# [MATERIAL PROVIDED]
————————
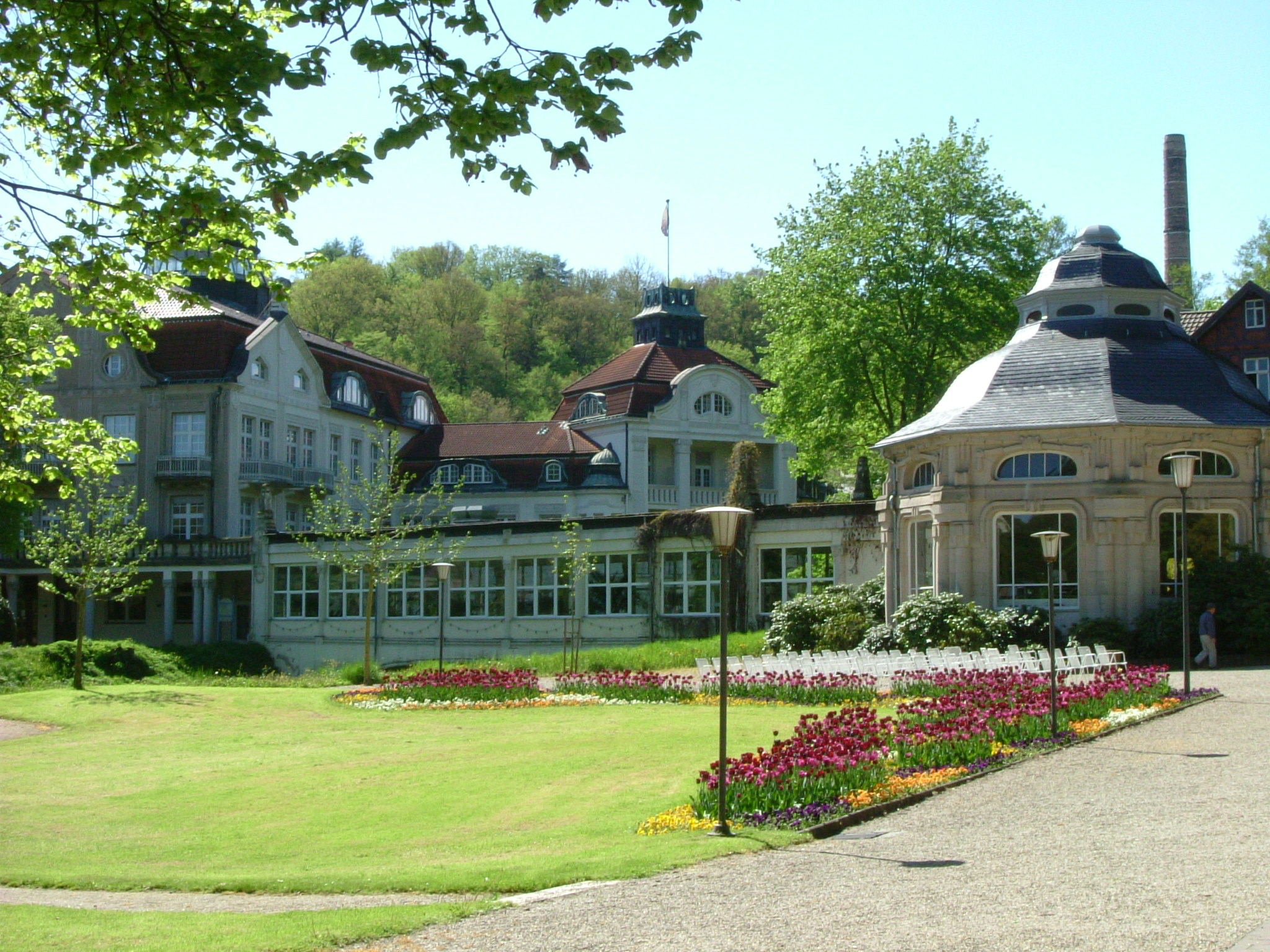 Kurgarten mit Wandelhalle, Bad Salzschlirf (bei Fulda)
————————
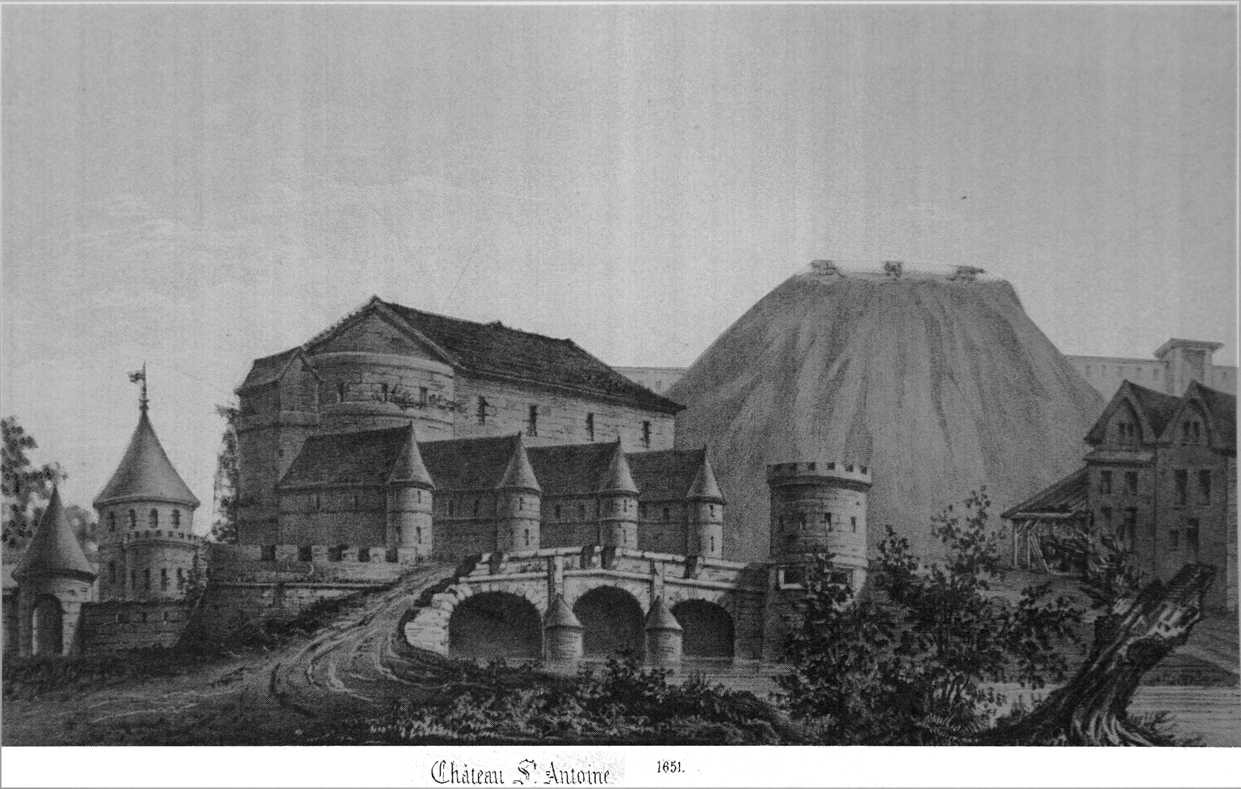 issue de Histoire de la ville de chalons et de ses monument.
————————
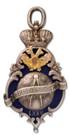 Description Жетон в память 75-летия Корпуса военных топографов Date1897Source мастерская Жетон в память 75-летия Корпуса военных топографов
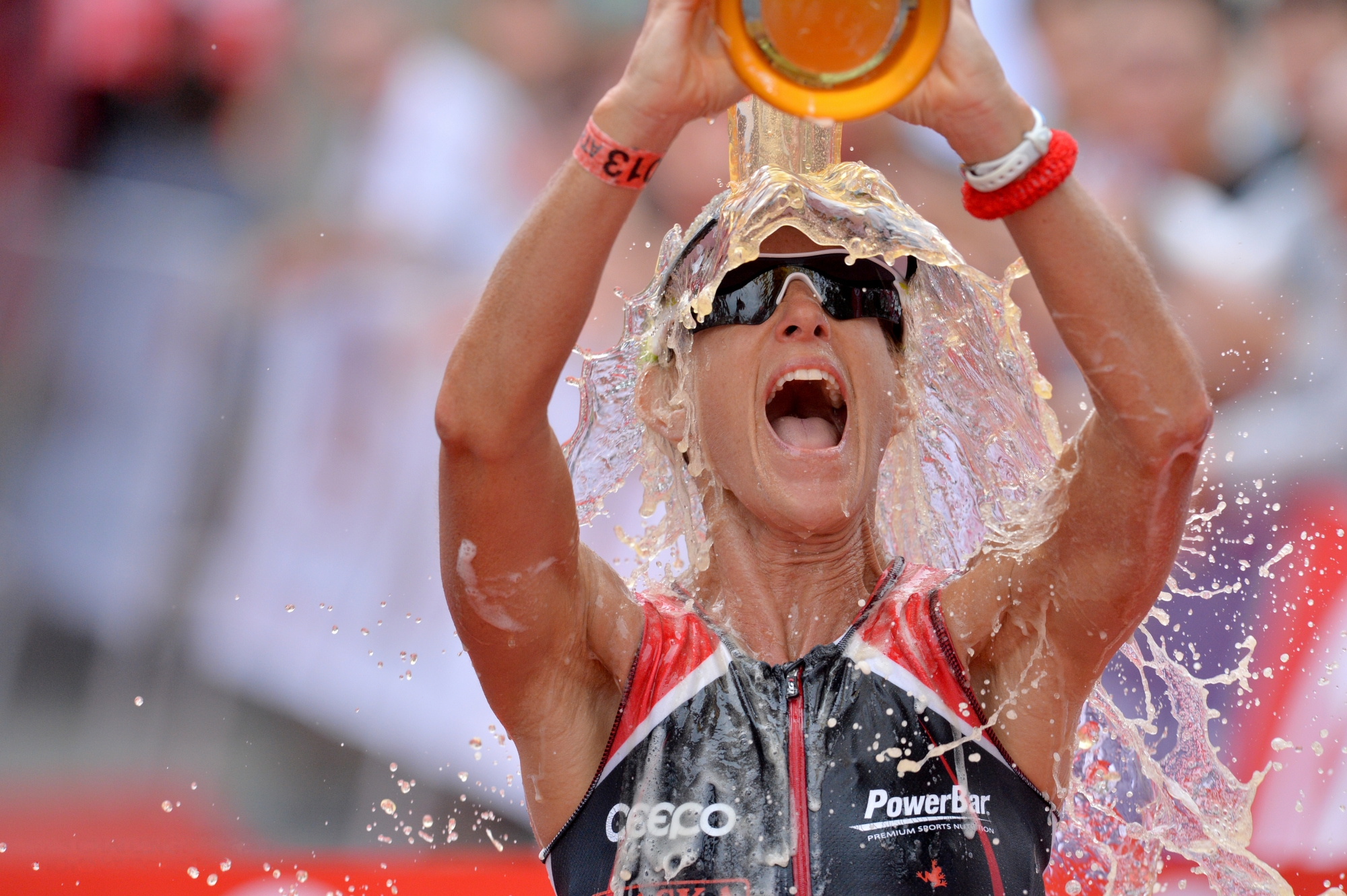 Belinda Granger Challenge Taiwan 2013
————————
# [TASK ITEM]
Could you output exactly the lines above, from the line with "Description Жетон в" up to and including the line with "Belinda Granger Challenge Taiwan 2013", and nothing else, skipping the pictures?

# [WRITTEN RESPONSE]
 Description Жетон в память 75-летия Корпуса военных топографов Date1897Source мастерская Жетон в память 75-летия Корпуса военных топографов
 Belinda Granger Challenge Taiwan 2013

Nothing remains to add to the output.